Even though I was prepared to acknowledge it for a long time, I am still stunned to realize the extent of the terror I feel in the face of real vulnerability, the terror I face when I contemplate how much I have to lose if I get everything I’ve ever wanted—lose of my self-protection, first and foremost.
I have my books and my poetry to protect me;
I am shielded in my armor.
Hiding in my room, safe within my womb,
I touch no one and no one touches me.
—Paul Simon, “I Am a Rock”
The armor I’ve constructed is far more sophisticated than I had ever planned, and far more complicated to dismantle than I had ever imagined. Constructing it came easily, because I kept at it steadily all my life. When you do something slowly and steadily, you don’t realize how much you accomplish.
I have a pretty good essay on intimacy that I’ve been polishing for thirty years. It says, if I do say so myself, some pretty good, pretty right-on things about the role of vulnerability in creating intimacy. I thought that because I could write and speak glibly on the subject, my guards would not be difficult to deconstruct. But they are, and being myself—something I thought I was pretty good at—is going to be the hardest thing I’ve ever done.
I think Jung was on to something bigger than I realized: self-acceptance is easy when “the Self” doesn’t include the Shadow.
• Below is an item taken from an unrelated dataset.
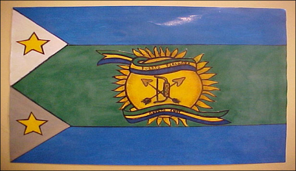 Bandera del municipio Silva, estado Falcón.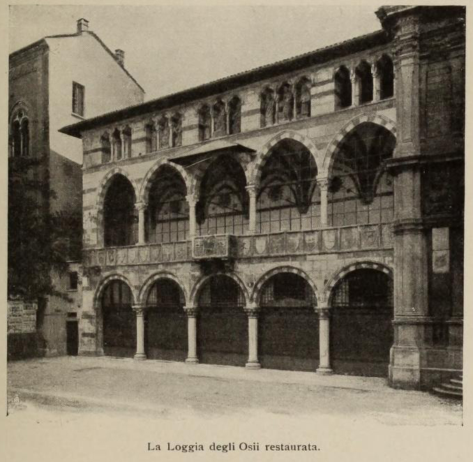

But the Self does include the Shadow.
I have been out of the closet for half my life now–actually, just a little over half my life. But I still own that closet. I haven’t looked in it for a long, long time. Jung called the closet The Shadow: that which we keep in the dark, keep hidden, probably from ourselves, certainly from others. We can ignore closets really well for a long, long time, especially if we keep them neatly packed and archived.
But as anyone who’s ever moved knows, you still own the stuff in the closet, and if you want to move, you’ve got to deal with the stuff that’s in there. The house isn’t cleared out if the closets are still full.
You can love the stuff that’s in the closet if you don’t have to deal with it, because once it’s packed away, it’s only theoretically yours.
I can say that I embrace myself with all my fears because I only think that I have fear theoretically. But it is beginning to dawn on me, now that that closet is being opened from time to time, and someone new is asking, “So, what’s this thing here?” that I don’t really want to talk about it. I’d rather give a one-word answer and change the subject.
I don’t get to love only the face that I’ve constructed and call it self-love. I have to love the whole thing, what I display and what I try to hide, in order for it to count.